◆ Activity ◆
Within the entries that follow, show each line where the word "International" occurs.

Items from a dataset:
# # # # #

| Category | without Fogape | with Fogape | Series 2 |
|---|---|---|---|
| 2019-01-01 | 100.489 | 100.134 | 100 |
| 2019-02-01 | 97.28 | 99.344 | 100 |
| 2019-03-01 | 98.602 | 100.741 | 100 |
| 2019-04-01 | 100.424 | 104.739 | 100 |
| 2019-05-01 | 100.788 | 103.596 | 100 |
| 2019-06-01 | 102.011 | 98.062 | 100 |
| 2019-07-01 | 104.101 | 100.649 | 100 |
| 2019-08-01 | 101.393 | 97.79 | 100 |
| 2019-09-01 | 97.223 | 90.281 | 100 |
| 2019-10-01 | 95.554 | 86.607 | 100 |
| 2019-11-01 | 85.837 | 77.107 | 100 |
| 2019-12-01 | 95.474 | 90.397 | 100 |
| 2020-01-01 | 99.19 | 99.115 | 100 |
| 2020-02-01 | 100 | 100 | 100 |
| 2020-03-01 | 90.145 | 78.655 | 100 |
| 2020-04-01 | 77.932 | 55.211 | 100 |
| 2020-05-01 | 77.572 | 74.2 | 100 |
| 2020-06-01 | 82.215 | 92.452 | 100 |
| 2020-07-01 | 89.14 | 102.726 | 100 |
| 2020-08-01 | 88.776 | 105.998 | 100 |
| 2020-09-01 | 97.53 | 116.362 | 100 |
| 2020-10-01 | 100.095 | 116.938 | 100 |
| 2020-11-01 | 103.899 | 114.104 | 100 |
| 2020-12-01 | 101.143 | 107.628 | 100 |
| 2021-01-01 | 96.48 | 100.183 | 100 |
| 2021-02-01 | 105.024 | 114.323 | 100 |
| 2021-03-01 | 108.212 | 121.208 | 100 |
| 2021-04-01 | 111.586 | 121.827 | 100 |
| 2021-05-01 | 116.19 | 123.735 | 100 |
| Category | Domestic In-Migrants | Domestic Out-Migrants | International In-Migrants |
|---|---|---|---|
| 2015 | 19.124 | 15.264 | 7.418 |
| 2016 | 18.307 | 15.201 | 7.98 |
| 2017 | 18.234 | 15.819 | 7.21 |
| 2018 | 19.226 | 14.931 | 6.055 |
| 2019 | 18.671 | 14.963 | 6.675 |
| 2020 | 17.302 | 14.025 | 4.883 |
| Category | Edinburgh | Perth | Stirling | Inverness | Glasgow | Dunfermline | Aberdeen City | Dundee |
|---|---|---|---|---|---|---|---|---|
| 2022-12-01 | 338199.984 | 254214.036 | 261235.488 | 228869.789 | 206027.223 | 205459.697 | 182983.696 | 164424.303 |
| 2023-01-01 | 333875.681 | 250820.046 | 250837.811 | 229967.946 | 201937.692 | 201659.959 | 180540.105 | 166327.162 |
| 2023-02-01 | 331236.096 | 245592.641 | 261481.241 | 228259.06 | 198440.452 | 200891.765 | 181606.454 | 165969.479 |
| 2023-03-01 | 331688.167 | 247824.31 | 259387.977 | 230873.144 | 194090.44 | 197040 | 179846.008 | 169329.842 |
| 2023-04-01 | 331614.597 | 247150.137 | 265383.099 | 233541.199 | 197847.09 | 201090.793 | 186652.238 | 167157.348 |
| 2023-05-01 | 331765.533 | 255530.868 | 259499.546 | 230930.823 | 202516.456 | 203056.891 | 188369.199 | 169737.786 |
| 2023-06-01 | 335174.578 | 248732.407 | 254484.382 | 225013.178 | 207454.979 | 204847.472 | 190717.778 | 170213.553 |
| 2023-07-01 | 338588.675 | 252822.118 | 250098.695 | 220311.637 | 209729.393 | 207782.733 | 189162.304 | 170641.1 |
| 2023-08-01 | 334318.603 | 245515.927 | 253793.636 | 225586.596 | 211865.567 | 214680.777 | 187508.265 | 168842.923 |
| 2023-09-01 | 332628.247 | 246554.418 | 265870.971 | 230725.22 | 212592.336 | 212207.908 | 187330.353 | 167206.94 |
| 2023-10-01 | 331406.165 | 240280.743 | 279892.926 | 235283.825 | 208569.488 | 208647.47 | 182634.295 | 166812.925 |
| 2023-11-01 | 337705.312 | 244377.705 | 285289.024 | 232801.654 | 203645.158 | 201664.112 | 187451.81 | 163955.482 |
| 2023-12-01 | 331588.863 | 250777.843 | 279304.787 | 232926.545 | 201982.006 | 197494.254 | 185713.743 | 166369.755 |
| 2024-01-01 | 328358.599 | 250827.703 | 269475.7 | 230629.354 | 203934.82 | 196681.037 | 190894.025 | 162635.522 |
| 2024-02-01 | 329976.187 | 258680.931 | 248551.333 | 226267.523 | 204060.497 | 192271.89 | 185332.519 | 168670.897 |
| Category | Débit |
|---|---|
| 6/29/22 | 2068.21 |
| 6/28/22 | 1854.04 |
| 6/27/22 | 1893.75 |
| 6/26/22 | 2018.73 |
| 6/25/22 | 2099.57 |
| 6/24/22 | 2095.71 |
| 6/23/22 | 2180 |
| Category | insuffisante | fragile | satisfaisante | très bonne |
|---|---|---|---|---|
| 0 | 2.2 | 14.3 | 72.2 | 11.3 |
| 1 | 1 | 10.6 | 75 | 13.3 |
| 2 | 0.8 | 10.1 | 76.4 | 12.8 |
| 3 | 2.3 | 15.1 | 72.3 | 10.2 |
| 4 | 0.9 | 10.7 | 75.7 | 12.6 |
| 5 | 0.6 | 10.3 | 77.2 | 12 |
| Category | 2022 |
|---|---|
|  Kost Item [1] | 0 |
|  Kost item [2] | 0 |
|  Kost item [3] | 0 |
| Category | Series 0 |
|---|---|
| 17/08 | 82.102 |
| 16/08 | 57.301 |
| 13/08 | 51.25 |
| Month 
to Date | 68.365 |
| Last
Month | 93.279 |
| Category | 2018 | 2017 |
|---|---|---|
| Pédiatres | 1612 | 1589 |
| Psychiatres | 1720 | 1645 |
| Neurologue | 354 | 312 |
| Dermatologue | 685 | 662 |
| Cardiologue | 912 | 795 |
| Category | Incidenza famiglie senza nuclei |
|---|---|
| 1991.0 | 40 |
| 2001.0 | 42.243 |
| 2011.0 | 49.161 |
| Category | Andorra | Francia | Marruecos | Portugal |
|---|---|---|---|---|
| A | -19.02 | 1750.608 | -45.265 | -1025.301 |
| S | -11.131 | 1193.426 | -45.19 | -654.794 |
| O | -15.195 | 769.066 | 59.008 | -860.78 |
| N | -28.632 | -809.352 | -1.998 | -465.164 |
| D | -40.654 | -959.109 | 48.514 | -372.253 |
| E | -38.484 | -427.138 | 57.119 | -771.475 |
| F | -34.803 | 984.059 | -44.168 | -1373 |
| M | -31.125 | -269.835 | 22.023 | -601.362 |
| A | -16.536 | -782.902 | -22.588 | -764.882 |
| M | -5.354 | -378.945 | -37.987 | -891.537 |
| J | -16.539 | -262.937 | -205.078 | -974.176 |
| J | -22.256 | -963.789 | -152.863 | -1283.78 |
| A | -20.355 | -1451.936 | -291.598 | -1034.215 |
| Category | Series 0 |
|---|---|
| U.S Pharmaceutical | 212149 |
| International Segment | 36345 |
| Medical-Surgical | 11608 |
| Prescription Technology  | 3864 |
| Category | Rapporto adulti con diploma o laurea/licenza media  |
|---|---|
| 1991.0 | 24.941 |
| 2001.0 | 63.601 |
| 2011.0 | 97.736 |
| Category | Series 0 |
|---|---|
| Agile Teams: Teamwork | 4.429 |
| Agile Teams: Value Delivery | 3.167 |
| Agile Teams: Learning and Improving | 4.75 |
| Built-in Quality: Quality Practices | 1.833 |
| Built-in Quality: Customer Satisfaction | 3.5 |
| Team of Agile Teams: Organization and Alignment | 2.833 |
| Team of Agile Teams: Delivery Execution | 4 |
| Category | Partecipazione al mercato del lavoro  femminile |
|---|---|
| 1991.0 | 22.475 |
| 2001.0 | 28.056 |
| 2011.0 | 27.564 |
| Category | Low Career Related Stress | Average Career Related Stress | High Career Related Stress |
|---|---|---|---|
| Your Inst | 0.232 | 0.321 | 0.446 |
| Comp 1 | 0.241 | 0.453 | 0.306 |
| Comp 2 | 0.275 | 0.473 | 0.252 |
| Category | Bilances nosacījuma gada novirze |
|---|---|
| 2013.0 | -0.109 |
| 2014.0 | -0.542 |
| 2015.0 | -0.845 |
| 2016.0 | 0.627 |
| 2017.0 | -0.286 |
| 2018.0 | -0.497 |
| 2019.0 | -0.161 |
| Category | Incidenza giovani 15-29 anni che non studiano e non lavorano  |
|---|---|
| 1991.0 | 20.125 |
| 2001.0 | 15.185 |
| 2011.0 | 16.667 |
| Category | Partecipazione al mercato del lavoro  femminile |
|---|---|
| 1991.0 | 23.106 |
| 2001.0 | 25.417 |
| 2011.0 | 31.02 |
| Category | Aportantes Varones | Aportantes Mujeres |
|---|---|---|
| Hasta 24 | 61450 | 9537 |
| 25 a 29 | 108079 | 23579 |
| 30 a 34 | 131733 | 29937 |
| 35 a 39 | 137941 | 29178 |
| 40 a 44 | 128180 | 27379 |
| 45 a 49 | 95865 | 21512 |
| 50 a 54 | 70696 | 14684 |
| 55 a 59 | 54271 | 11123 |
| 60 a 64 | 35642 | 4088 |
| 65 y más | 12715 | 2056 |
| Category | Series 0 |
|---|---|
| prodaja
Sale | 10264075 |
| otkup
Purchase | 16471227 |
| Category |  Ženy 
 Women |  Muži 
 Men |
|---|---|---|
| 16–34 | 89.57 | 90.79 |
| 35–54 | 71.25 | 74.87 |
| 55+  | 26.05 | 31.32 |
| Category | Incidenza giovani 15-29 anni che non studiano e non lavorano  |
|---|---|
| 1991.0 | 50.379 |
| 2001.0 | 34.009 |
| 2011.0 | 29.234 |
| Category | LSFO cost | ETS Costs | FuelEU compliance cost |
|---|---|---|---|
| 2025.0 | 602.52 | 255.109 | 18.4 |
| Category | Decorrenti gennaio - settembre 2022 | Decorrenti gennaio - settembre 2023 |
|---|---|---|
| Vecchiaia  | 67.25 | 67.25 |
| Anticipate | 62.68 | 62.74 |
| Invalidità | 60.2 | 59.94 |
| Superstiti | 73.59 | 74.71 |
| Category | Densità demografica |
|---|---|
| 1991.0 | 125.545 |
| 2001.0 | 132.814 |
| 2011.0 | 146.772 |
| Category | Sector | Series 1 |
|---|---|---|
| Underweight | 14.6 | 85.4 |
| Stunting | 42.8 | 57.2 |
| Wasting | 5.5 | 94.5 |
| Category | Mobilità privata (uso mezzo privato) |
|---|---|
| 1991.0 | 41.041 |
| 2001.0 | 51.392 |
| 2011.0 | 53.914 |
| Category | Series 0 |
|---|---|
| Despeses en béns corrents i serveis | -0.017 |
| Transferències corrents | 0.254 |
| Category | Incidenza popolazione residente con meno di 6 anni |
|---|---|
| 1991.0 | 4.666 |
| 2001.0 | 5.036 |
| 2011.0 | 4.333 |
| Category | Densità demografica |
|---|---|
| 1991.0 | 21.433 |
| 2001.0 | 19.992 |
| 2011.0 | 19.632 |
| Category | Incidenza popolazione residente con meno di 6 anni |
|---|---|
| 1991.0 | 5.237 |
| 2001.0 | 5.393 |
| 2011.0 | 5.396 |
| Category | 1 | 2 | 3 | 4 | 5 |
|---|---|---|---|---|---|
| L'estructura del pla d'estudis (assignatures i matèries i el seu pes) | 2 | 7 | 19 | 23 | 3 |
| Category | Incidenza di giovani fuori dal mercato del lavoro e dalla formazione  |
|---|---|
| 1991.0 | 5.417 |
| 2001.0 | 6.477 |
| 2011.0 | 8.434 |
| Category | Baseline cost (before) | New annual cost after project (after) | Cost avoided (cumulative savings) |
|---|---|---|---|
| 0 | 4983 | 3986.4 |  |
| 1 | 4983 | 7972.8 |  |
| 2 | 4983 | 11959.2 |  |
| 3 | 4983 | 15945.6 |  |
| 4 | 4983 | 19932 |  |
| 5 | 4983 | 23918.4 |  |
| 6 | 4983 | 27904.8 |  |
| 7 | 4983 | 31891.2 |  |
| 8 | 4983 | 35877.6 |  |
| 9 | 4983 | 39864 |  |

# # # # #

◆ Solution to the problem ◆
| Category | Domestic In-Migrants | Domestic Out-Migrants | International In-Migrants |
| International Segment | 36345 |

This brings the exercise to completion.